11. Managed Harness, AgentCore CLI, and Memory Enhancements
The Managed Harness (preview, April 2026) provides a pre-built runtime environment that removes the need to write HTTP server code entirely. Instead of wrapping your agent in an HTTP handler, you provide the agent function and Managed Harness handles HTTP serving, health checks, session management, and graceful shutdown automatically. This reduces the deployment surface from a Dockerfile + server code to a single agent function and a manifest file.
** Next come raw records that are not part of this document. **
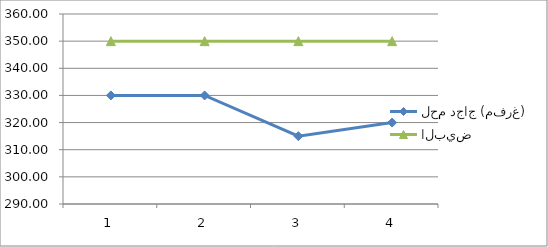
| Category | لحم دجاج (مفرغ) | البيض |
|---|---|---|
| 0 | 330 | 350 |
| 1 | 330 | 350 |
| 2 | 315 | 350 |
| 3 | 320 | 350 |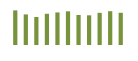
| Category | Saldo [ (1)-(2) ] |
|---|---|
| 0 | 329612.931 |
| 1 | 291358.085 |
| 2 | 266512.131 |
| 3 | 297562.723 |
| 4 | 310243.352 |
| 5 | 320678.349 |
| 6 | 286223.006 |
| 7 | 282809.198 |
| 8 | 306315.684 |
| 9 | 321868.253 |
| 10 | 306879.868 |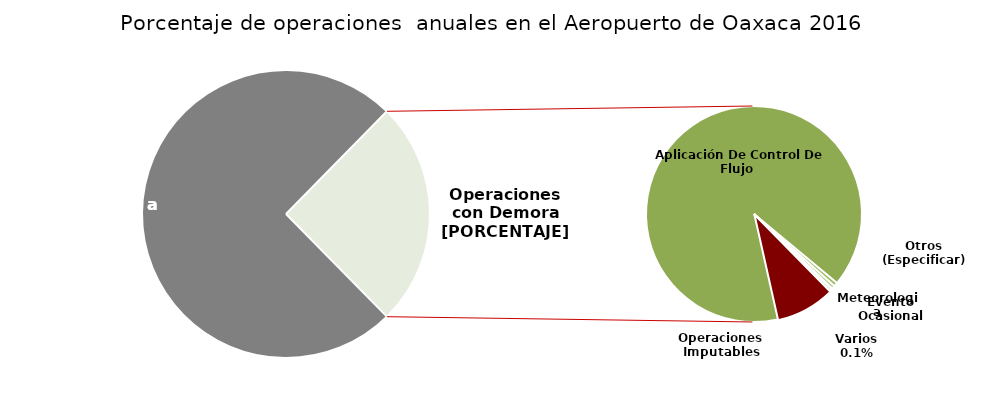
| Category | Series 0 |
|---|---|
| Operaciones a Tiempo | 3507 |
| Operaciones Imputables | 105 |
| Aplicación De Control De Flujo  | 1062 |
| Otros (Especificar) | 7 |
| Meteorologia | 6 |
| Evento Ocasional | 1 |
| Varios | 5 |

Managed Harness currently supports Python and Java agents via the Strands and Spring AI SDKs.
The AgentCore CLI with CDK integration enables infrastructure-as-code workflows for AgentCore deployments. Define Runtime endpoints, Gateway configurations, Memory stores, and evaluation pipelines as CDK constructs, then deploy with cdk deploy. The CLI includes agentcore init for project scaffolding, agentcore deploy for direct Runtime deployment, and agentcore logs for real-time log streaming from running agents.
Filesystem Persistence (preview) allows agents to persist files across invocations within a session -- scratch pads, intermediate computation results, downloaded artifacts. Files are stored in session-scoped ephemeral storage that survives across turns but is cleaned up when the session ends. Episodic Memory extends the existing Memory primitive with structured event storage: agents can record decision points, tool outcomes, and reasoning traces as episodes that are retrievable by semantic query. This enables agents to learn from past interactions and avoid repeating failed approaches. The coding assistant integration lets agents spawn sandboxed code execution environments for writing, testing, and iterating on code as part of their workflow.